We, the SRE team at Instana, are starting a blog series to share technical stories on how we manage and monitor our Instana SaaS infrastructure 24/7, across several continents, for customers around the world. The articles will be kept short and only tackle one topic at a time. They are loosely coupled and have a limited scope, to keep them short and interesting. This is the first entry in this blog series.
Scaling down Cassandra nodes
We run large Cassandra clusters to store spans and metrics data. One of the Cassandra clusters grew to around 200 TB and consists of 65 nodes. Due to architectural improvements from Engineering we were able to bring down the total store size from 207 TiB to about 120 TiB, saving about 40% storage capacity. To reduce our infrastructure costs we need to scale down the Cassandra cluster. Due to the size of our clusters we had to decommission one Cassandra node at a time, wait until it left the cluster, before removing the next node.
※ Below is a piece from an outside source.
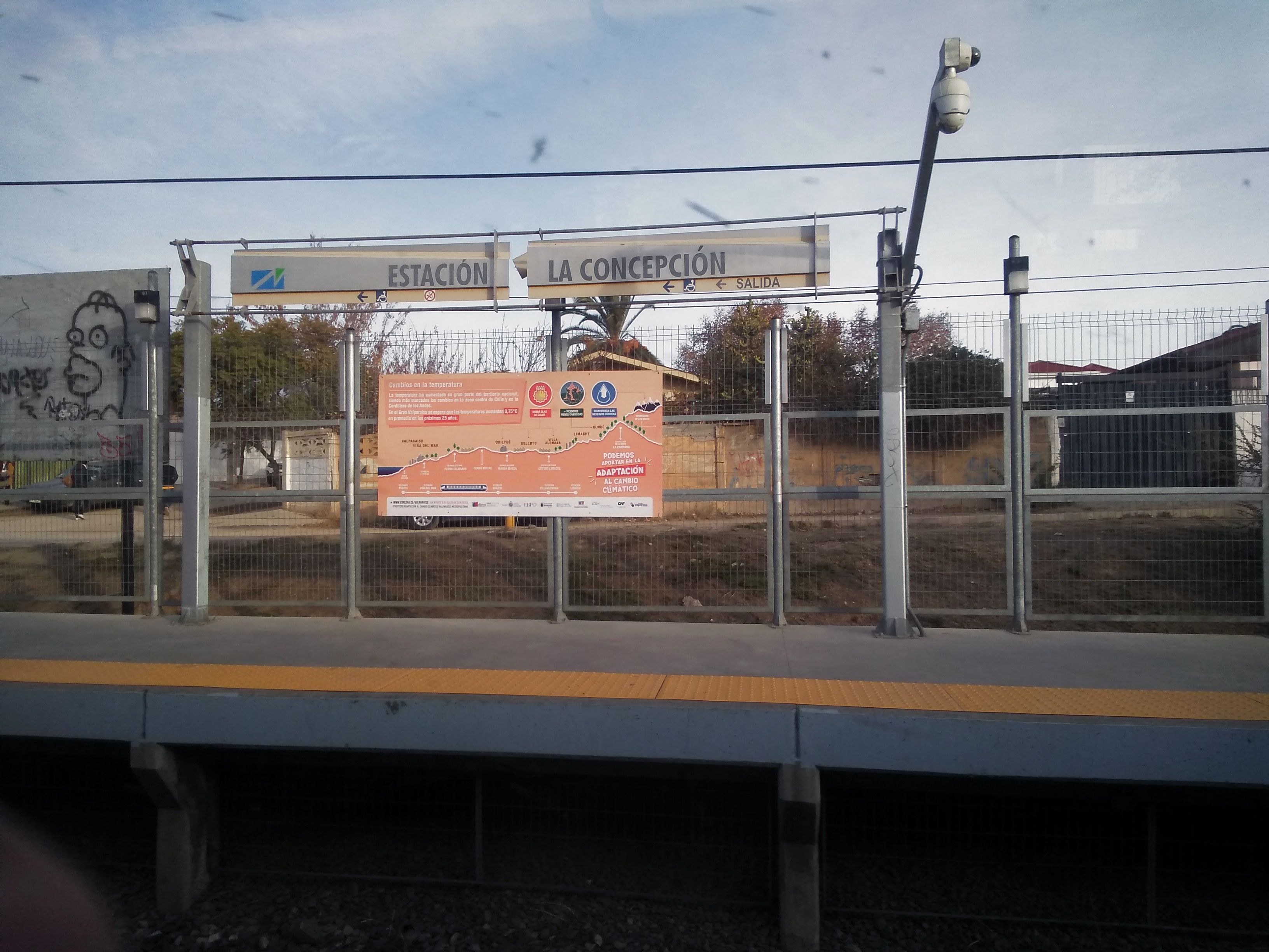 Andén en dirección Limache de la estación La Concepción del Metro Valparaíso.
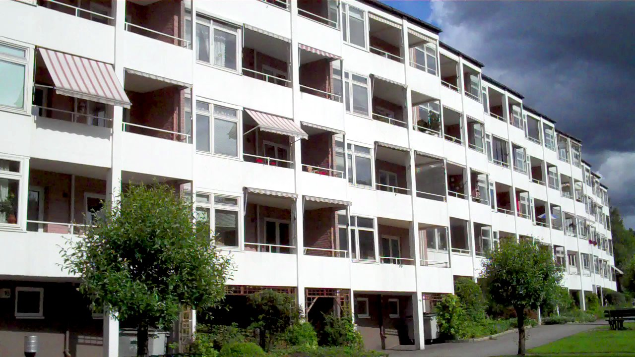 Bølerlia 12-30, Bøler i Oslo.

All components and datastores in our infrastructure are monitored using Instana. Here is a screenshot of the current Cassandra cluster disk size:
How to decommission a Cassandra node
First we check the cluster health in the Cassandra cluster dashboard.
When the cluster is healthy, we decommission the first node. Be careful not to decommission your seed nodes, that you have configured in the cassandra.yml
# login to cassandra node and start decommissioning task > nodetool decommission &
Instana will immediately detect state changes in the Events view. In the following case you will see that the node is leaving the cluster.
The Events view is very useful for filtering for change events, i.e. by using “DECOMMISSIONED” we can see when nodes left the Cassandra cluster. Here is a screenshot of how this looks for one of our regions. The screenshot shows all change events when nodes left the cluster during a 2 week period.
Using nodetool status you can verify the current state of leaving node.
> nodetool status Datacenter: datacenter1 ======================= Status=Up/Down |/ State=Normal/Leaving/Joining/Moving -- Address Load Tokens Owns (effective) Host ID Rack [...] UN 10.255.185.88 2.77 TiB 256 6.4% 58e5ceab-fee4-401b-a2db-6d900c18694e rack1 UL 10.255.154.83 2.92 TiB 256 6.8% 5f83764a-09dc-4bb2-92cf-c815adce2906 rack1 UN 10.255.170.209 2.89 TiB 256 6.8% 97139797-20e1-4322-a0a4-c7b2a3562b23 rack1 [...]
Once a node has left the cluster, it will no longer appear in this list. You can find the following message in the Cassandra logs once the node left the cluster.
INFO ... 2020-02-22 22:18:52,632 StorageService.java:4094 - Announcing that I have left the ring for 30000ms
To check progress you can use nodetool netstats -H. This can help to verify that the leaving process did not get stuck along the way.
> nodetool netstats -H | grep -v 100% Mode: LEAVING Unbootstrap db3f84d0-4a9f-11ea-9a05-77939f28ad95 /10.255.179.78 Sending 2852 files, 70.37 GiB total. Already sent 2444 files, 45.3 GiB total /mnt/data/cassandra/data/<keyspace>/<table>-d38c23809c7a11e89218356b8d10d187/md-93739-big-Data.db 2515599/18301568 bytes(13%) sent to idx:0/10.255.179.78 /10.255.185.33 Sending 2915 files, 79.49 GiB total. Already sent 2308 files, 36.43 GiB total ...
Create Alert for change event
With our current setup it takes about 24h to 36h for a Cassandra node to leave the cluster before we can terminate the instance. In order to be notified right away once the node has left the cluster we added an alert that is sending us a message to OpsGenie and notifies us via Slack. This allows us to act right away and save money.
- Specify the name for the Alert so you can easily find it again
- Select Event “Alert on Event Type(s)” and enable “Changes”
- Use a “Dynamic Focus Query” to find all events that contain “DECOMMISSIONED”
- Specify the “Alert Channel” that you want to use. We use OpsGenie and Slack for being notified
Instana’s automatic discovery and monitoring of Cassandra nodes and clusters, as well as alerting on change events, makes our daily works as an SRE a lot easier. We do not have to check the logs for certain messages and can rely on the Instana alerting mechanism to automate as much as possible of our daily workload.